I can write specs in parallel. They can be implemented in parallel. Everything follows a highly standard process and playbook. The bottleneck is literally just my oh so human ability to co-author specs, accepting risks, and decide what to build next.

Things I Learned

Three lessons from this exercise stand out more than everything else.

Adversarial review matters more than I expected. One review wasn't enough. I ended up with three. Each review is run by a separate agent with the explicit mandate: prove this is wrong. The first two happen during /spec. The third happens during /code. By the time something is ready to merge, it's been adversarially reviewed three times.

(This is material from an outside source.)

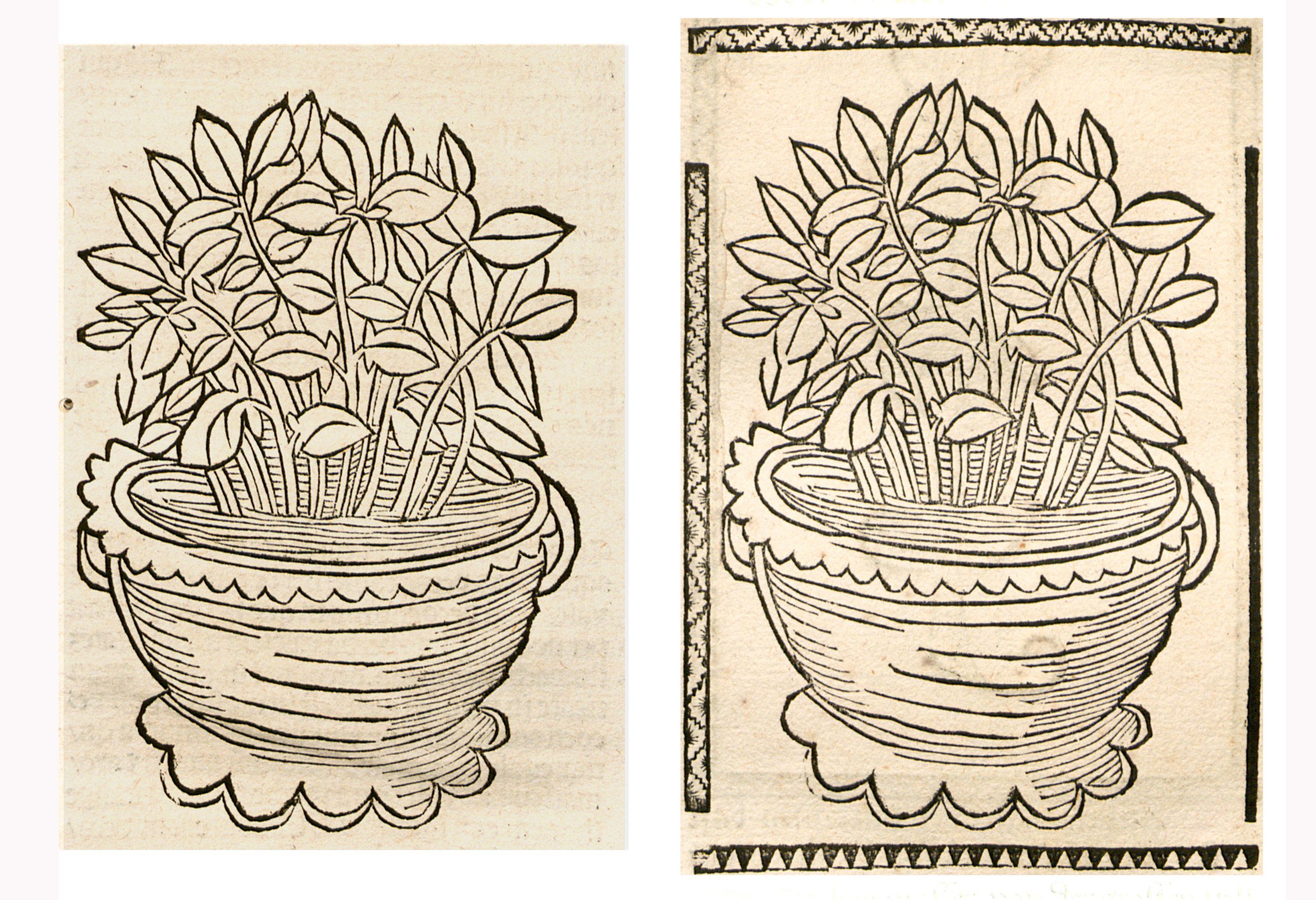 Abbildung von: Basilikum

After the initial spec: catches architectural issues before any code is written
After writing the code in the spec: catches implementation issues while it's still cheap to change, and it's easy to see and read through the full scope of changes
Before a PR: catches drift between spec and reality

Scale comes from the standards. The system only works because everything is uniform. Same spec format. Same gate criteria. Same review process. Same folder structure.

This felt constraining until I realized it's that it enabled massive parallelism. I can have multiple specs in flight because they all follow the same structure. I can review them quickly because I know exactly where to look. Multiple Claude Code sessions working on different git worktrees can implement them reliably because there's no ambiguity about what "done" means.

Spec size is a first class constraint. Larger specs tend to result in more downstream errors that propagate, and a bigger headache later. In the system here, we check the spec for: (a) # of files created, (b) # of files modified, (c) # of acceptance criteria generated, (d) number of requirements which are in EARS notation.

Ironically, my own context switching dropped dramatically as a result. The more I comfortably abstracted, the more I personally could work through.